In our country bajra is grown and cultivated both for commercial purpose as well as for consumption. It is grown in dry regions of Rajasthan, Maharashtra, Gujarat, Uttar Pradesh and Haryana. Many people use it as fodder for cattle while others feed it to birds.
Bajra has been used in the rural areas since long. People in the city ignored this grain for a long time. But now they are becoming aware of its various health benefits. Bajra takes time to digest so it gives the feeling of fullness. This makes it ideal for weight loss. This grain should be consumed in moderation and one should avoid its consumption during summers because it can cause digestive problems.
It is very healthy grain that contains iron, protein, fibre and phosphorous. It is a gluten-free grain. Magnesium improves the insulin response. That’s why bajra is good for diabetic patients. High fibre content in bajra helps to control diabetes and lose weight. Phytic acid, tannins and phenols – all these antioxidants help in preventing ageing and metabolic diseases such as heart disease, stroke and cancer.
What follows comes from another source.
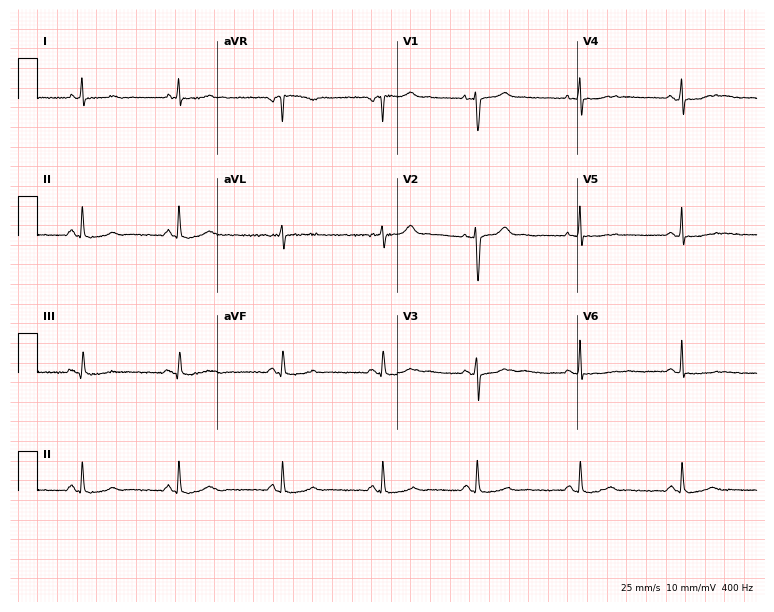
Electrocardiogram (7.3-second recording at 400 Hz), a female, 38 years old. Of the six screened findings (first-degree AV block, right bundle branch block (RBBB), left bundle branch block (LBBB), sinus bradycardia, atrial fibrillation (AF), sinus tachycardia), none is recorded. Other findings, if any, are not listed.
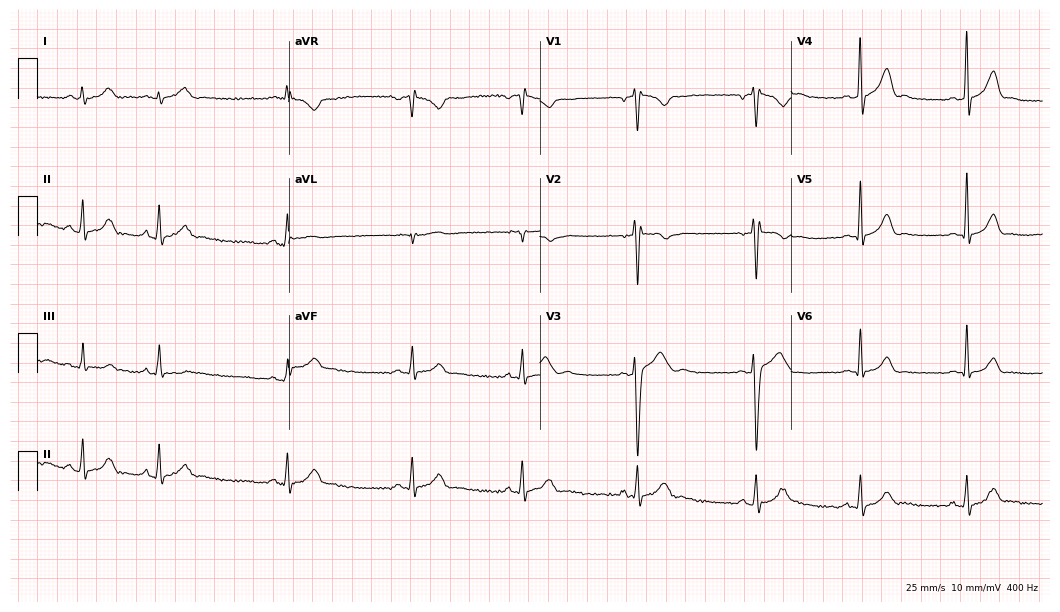
ECG — a male patient, 20 years old. Labelled as a normal ECG.

Onion is an important ingredient in Indian cooking. It lends unique flavor to the food. It is a great anti oxidant. Onion boosts the immunity as well as keeps a check on your blood pressure.
Bajra onion and capsicum uttapam is very healthy. It is an easy recipe, provided you have prepared the batter beforehand. You can have it at breakfast or have it as a snack during any time of the day.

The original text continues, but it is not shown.